4. The scraper according to claim 3, further characterized in that - the shaft (58) or the insertion sleeve (60) is firmly connected to the scraping element (42).
5. The scraper according to any of the preceding claims, further characterized in that - the axis of rotation (64) has an angle (β) of more than 60° with respect to the system carrier (24), preferably accommodated at least substantially perpendicular.
6. The scraper according to any of the preceding claims, further characterized in that - the fixed angular range (68b) extends, starting from a mid-position, at least over + / 30°.
7. The scraper according to any of the preceding claims, further characterized in that - the rotary coupling has a shaft (58) which can be inserted into an insertion sleeve (60), - wherein a friction element (66) for stopping against the shaft (58) and / or an inside of the insertion sleeve (60) is provided to dampen relative movement between the shaft (58) and the insertion sleeve (60) against each other.
8. The scraper according to any of the preceding claims, further characterized in that - the rotary coupling has a shaft (58) which can be inserted into an insertion sleeve (60), - wherein a sealing element (66) is provided to seal between the shaft (58) and an inside of the insertion sleeve (60).

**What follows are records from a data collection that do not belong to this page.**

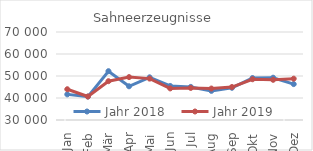
| Category | Jahr 2018 | Jahr 2019 |
|---|---|---|
| Jan | 41648.699 | 43982.524 |
| Feb | 40643.408 | 40677.941 |
| Mär | 52187.38 | 47640.18 |
| Apr | 45321.395 | 49499.734 |
| Mai | 49400.053 | 48815.684 |
| Jun | 45466.595 | 44357.051 |
| Jul | 45044.028 | 44583.068 |
| Aug | 43246.599 | 44292.561 |
| Sep | 44639.042 | 44986.225 |
| Okt | 49072.898 | 48518.063 |
| Nov | 49218.662 | 48267.565 |
| Dez | 46316.955 | 48781.008 |
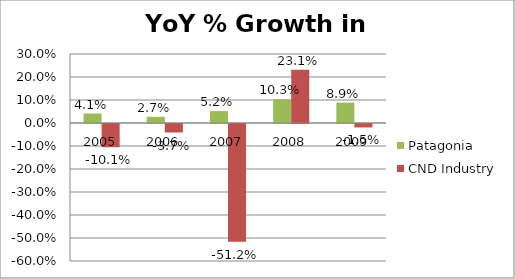
| Category | Patagonia | CND Industry |
|---|---|---|
| 2005.0 | 0.041 | -0.101 |
| 2006.0 | 0.027 | -0.037 |
| 2007.0 | 0.052 | -0.512 |
| 2008.0 | 0.103 | 0.231 |
| 2009.0 | 0.089 | -0.015 |

9. The scraper according to any of the preceding claims, further characterized in that - the scraper module (26, 126) has a joint (44), wherein the scraping element (42) can be pivoted on the joint (44) with respect to the system carrier (24).
10. The scraper according to claim 9, further characterized in that - a spring element is provided to act on the scraping element (42) in the direction of the conveyor belt (12).

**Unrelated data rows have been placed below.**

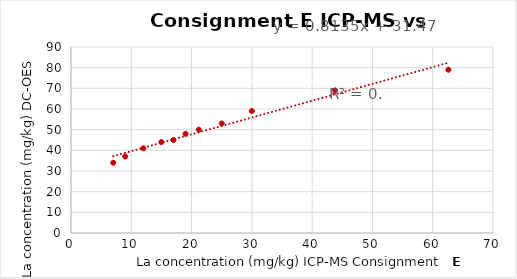
| Category | DC-OES La (mg/kg) |
|---|---|
| 7.0 | 34 |
| 9.0 | 37 |
| 12.0 | 41 |
| 15.0 | 44 |
| 17.0 | 45 |
| 19.0 | 48 |
| 21.2 | 50 |
| 25.0 | 53 |
| 30.0 | 59 |
| 43.8 | 69 |
| 62.6 | 79 |

11. The scraper according to claim 9 or 10, further characterized in that - the scraping element (42) is connected via a scraper arm (36) to the joint (44), - wherein the rotation coupling is formed in the scraper arm (36).
12. The scraper according to any of claims 9 to 11, further characterized in that - a stop (48) is provided for the pivot movement of the scraping element (42).

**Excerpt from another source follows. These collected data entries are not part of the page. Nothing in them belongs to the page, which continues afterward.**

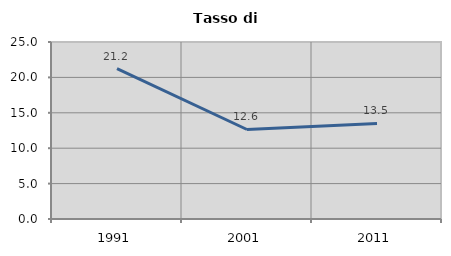
| Category | Tasso di disoccupazione   |
|---|---|
| 1991.0 | 21.239 |
| 2001.0 | 12.642 |
| 2011.0 | 13.489 |
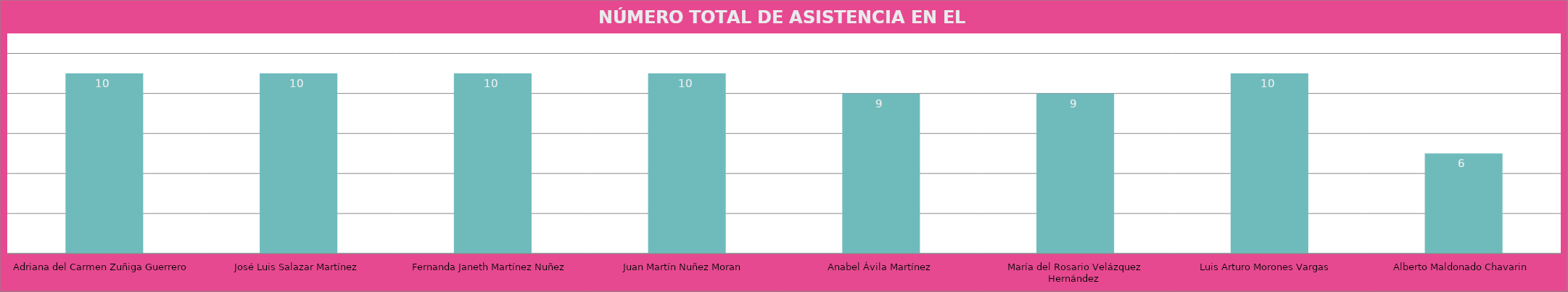
| Category | Adriana del Carmen Zuñiga Guerrero José Luis Salazar Martínez Fernanda Janeth Martínez Nuñez Juan Martín Nuñez Moran  Anabel Ávila Martínez María del Rosario Velázquez Hernández  Luis Arturo Morones Vargas  Alberto Maldonado Chavarin |
|---|---|
| Adriana del Carmen Zuñiga Guerrero | 10 |
| José Luis Salazar Martínez | 10 |
| Fernanda Janeth Martínez Nuñez | 10 |
| Juan Martín Nuñez Moran  | 10 |
| Anabel Ávila Martínez | 9 |
| María del Rosario Velázquez Hernández  | 9 |
| Luis Arturo Morones Vargas  | 10 |
| Alberto Maldonado Chavarin | 6 |
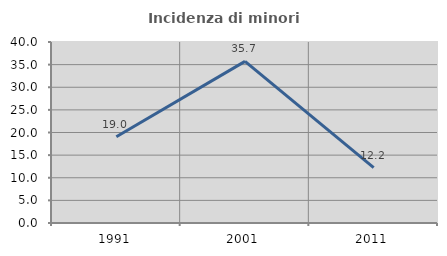
| Category | Incidenza di minori stranieri |
|---|---|
| 1991.0 | 19.048 |
| 2001.0 | 35.714 |
| 2011.0 | 12.245 |
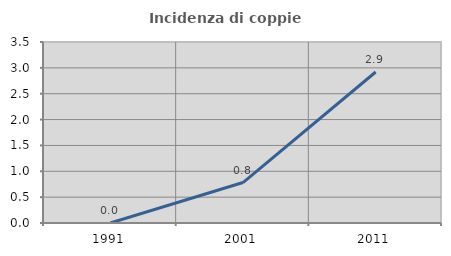
| Category | Incidenza di coppie miste |
|---|---|
| 1991.0 | 0 |
| 2001.0 | 0.782 |
| 2011.0 | 2.92 |

13. A scraper module (26, 126) for a scraper (18, 118) according to any of the preceding claims, characterized in that it has - a base element (32) and a scraping element (42), wherein the scraping element (42) is rotatably attached with a rotary coupling about a rotation axis (64) with respect to the base element (32), - wherein the rotary coupling is configured such that - in a rotational position of the scraping element (42) within a fixed angular range (68b), the scraping element (42) is firmly coupled to the base element (32) with respect to movement in the direction of the rotation axis (64), - and in a rotational position of the scraping element (42) within a release angular range (68a), the scraping element (42) can be separated from the base element (32) in the direction of the rotation axis (64).
14. A belt conveyor, characterized in that it has - a conveyor belt (12), - and a scraper (18, 118) according to any one of claims 1 to 12, - wherein the system carrier (24) is aligned transversely to the conveyor belt (12) - and the scraper element (42) abuts the conveyor belt. 5 15.A method for exchanging a scraping element (42) in a scraper (18, 118) according to any of claims 1 to 12 or in a belt conveyor (10) according to claim 14, characterized in that - the system carrier (24) is brought to a position in which the scraping element (42) is at a sufficient distance from the conveyor belt (12) so that it can be rotated to a rotational position within the angular release range (68a), - the scraping element (42) is separated from the base element (32), - a new scraping element (42), placed in a rotational position within the angular release range (68a), is attached to the base element (32) and is rotated to a rotational position within the fixed angular range (68b).